First off, you wake up lying on the stone floor inside a fairly dismal cell composed of iron bars; and take my stern advice—don't touch anything. The prison cell bars are filthy dirty. If by accident you DO touch the bars, which look a tad slimy with mold and someone else's blood, do NOT touch your face—or your clothes—not if you have any aspiration to stay looking nice until Judgment Day.

And do NOT eat the candy you'll see scattered everywhere on the ground.

The exact means by which I arrived in the underworld remain a little unclear. I recall a chauffeur standing curb-side somewhere, next to a parked black Lincoln Town Car, holding a white placard with my name written on it, MADISON SPENCER, in all-caps terrible handwriting. The chauffeur—those people never speak English—had on mirrored sunglasses and a visored chauffeur cap, so most of his face was hidden. I remember him opening the rear door so I could step inside; after that was a way-long drive with the windows tinted so dark I couldn't quite see out, but what I've just described could've been any one of ten bazillion rides I've taken between airports and cities. Whether that Town Car delivered me to Hell, I can't swear, but the next thing is I woke up in this filthy cell.

Probably I woke up because someone was screaming; in Hell, someone is always screaming. Anyone who's ever flown London to Sydney, seated next to or anywhere in the proximity of a fussy baby, you'll no doubt fall right into the swing of things in Hell. What with the strangers and crowding and seemingly endless hours of waiting for nothing to happen, for you Hell will feel like one long, nostalgic hit of déjà vu. Especially if your in-flight movie was The English Patient. In Hell, whenever the demons announce they're going to treat everyone to a big-name Hollywood movie, don't get too excited because it's always The English Patient or, unfortunately, The Piano. It's never The Breakfast Club.

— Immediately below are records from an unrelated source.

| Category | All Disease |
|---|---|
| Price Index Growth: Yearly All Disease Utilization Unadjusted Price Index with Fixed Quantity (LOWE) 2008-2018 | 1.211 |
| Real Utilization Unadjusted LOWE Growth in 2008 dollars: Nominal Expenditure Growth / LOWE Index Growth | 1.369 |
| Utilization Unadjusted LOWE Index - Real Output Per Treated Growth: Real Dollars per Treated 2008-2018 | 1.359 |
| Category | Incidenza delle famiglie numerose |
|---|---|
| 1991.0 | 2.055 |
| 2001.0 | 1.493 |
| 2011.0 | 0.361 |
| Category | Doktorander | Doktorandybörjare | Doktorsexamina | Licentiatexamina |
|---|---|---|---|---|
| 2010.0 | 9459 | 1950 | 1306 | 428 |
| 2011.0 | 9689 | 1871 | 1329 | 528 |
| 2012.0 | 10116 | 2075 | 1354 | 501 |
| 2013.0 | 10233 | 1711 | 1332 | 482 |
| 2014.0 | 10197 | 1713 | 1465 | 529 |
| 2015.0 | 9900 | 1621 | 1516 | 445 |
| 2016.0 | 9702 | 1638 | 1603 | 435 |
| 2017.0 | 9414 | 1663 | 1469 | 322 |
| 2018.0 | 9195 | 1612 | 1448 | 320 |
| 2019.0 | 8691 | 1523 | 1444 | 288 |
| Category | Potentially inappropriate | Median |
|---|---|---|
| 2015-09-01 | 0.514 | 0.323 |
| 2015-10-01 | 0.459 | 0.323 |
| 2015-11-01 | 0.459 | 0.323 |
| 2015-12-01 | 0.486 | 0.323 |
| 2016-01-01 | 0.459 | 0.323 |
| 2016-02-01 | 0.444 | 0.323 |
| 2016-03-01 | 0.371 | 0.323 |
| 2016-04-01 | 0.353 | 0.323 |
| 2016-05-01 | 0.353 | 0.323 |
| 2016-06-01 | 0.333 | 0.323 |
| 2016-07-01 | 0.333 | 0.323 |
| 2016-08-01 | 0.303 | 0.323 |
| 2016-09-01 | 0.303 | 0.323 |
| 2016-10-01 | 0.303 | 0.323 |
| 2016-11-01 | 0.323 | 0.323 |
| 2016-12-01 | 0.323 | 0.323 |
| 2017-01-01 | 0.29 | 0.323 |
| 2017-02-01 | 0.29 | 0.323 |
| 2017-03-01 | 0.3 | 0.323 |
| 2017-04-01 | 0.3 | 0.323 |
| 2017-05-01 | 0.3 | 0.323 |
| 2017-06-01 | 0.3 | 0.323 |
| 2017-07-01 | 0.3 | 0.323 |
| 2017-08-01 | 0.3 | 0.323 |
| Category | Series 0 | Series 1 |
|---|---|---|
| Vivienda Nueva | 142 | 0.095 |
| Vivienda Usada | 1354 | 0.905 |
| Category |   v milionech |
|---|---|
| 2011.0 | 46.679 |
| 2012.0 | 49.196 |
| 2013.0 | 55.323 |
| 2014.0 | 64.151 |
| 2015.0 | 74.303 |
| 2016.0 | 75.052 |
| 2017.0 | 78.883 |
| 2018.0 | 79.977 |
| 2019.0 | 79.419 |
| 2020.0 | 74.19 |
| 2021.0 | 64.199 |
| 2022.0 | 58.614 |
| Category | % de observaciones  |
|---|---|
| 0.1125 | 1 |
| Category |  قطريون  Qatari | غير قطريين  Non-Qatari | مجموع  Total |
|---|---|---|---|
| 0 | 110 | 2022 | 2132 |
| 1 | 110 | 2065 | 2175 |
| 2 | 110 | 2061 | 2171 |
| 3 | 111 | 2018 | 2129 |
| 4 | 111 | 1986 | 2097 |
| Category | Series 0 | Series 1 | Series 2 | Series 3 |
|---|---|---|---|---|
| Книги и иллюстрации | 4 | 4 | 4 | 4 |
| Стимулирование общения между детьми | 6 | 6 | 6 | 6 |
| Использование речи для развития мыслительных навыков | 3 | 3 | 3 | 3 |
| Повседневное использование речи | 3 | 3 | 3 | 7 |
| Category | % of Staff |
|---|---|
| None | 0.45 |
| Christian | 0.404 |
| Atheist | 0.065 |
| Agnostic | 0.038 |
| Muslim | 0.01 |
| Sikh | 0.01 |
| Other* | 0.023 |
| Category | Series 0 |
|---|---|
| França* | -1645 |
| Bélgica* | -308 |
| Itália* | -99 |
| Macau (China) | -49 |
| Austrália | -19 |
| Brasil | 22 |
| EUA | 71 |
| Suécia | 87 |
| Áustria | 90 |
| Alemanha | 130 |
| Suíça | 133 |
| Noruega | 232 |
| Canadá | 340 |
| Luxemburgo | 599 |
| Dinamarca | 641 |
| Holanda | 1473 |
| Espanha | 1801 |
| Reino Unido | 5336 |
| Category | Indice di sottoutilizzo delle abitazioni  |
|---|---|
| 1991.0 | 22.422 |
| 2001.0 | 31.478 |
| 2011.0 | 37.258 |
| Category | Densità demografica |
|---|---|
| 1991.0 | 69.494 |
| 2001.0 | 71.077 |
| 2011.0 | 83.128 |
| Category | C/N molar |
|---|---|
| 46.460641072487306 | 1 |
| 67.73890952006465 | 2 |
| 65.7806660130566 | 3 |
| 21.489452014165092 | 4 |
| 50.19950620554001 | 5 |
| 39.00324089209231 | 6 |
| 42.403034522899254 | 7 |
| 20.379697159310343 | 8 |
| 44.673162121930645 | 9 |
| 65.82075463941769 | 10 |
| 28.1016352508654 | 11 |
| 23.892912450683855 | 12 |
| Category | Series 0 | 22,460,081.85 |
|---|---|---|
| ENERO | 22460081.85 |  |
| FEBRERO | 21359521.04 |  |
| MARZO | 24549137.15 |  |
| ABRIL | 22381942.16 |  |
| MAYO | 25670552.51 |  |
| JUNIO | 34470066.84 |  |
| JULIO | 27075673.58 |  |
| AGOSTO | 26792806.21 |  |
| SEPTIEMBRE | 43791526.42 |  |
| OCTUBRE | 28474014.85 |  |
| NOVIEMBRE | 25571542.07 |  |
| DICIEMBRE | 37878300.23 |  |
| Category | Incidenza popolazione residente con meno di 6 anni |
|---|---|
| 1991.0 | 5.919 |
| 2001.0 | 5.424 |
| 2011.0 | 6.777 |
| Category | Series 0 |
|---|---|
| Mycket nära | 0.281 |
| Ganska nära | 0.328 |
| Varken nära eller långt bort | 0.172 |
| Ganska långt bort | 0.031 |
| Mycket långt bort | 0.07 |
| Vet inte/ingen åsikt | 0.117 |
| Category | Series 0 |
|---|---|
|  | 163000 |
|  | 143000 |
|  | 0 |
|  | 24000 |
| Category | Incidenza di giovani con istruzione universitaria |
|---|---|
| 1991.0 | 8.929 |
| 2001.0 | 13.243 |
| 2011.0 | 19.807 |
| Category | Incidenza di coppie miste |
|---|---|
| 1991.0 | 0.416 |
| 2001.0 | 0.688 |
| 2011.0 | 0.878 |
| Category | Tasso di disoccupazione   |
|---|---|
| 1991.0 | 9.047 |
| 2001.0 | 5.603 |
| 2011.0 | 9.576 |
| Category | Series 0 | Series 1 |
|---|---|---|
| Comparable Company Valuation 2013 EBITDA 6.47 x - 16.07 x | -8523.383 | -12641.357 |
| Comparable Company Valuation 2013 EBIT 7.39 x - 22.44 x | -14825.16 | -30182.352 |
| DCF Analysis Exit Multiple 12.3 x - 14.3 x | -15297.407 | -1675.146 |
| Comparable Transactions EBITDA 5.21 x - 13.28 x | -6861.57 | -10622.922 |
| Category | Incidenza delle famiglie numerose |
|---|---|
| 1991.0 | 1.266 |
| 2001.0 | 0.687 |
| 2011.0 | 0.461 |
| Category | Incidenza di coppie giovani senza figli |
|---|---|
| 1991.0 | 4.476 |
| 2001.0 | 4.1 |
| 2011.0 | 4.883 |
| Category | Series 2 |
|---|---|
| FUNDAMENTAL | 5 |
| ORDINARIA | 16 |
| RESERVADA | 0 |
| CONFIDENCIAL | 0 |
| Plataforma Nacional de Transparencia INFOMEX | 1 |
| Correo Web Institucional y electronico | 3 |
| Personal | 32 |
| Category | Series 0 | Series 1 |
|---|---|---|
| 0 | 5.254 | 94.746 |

In regard to the smell, Hell comes nowhere near as bad as Naples in the summertime during a garbage strike.

If you ask me, people in Hell just scream to hear their own voice and to pass the time. Still, complaining about Hell occurs to me as a tad bit obvious and self-indulgent. Like so many experiences you venture into knowing full well that they'll be terrible, in fact the core pleasure resides in their very innate badness, like eating Swanson frozen chicken potpies at boarding school or a Banquet frozen Salisbury steak on the cook's night out. Or eating really anything in Scotland. Allow me to venture that the sole reason we enjoy certain pastimes such as watching the film version of Valley of the Dolls arises from the comfort and familiarity of its very inherent poor quality.

In contrast, The English Patient tries desperately to be profound and only succeeds in being painfully boring.

If you'll forgive the redundancy: What makes the earth feel like Hell is our expectation that it ought to feel like Heaven. Earth is earth. Hell is Hell. Now, stop with the whining and caterwauling.

On that basis, it does seem clichéd and obvious to arrive in Hell and then weep and gnash and rend your garments because you find yourself immersed in raw sewage or plopped down atop a bed of white-hot razor blades. To scream and thrash seems... hypocritical, as if you've bought a ticket and seated yourself to watch Jean de Florette and then complain loudly, resentful of the fact that all the actors are speaking French. Or like the people who travel to Las Vegas only to harp about how it's so tacky. Of course, even the casinos that take a stab at elegance with crystal chandeliers and stained glass, even those are crowded with the din and cacophony of plastic slot machines flashing strobe lights to seize your attention. In such a situation the people who whine and moan might imagine they're making a contribution but really they're just being another petty annoyance.

The other most important rule worth repeating is: Don't eat the candy. Not that you'll be even remotely tempted, because it's scattered on the dirty ground, AND it's the candy even fat people and heroin junkies won't eat: rock candy, rock-hard Bazooka bubble gum, Sen-Sen, saltwater taffy, black Crows, and popcorn balls.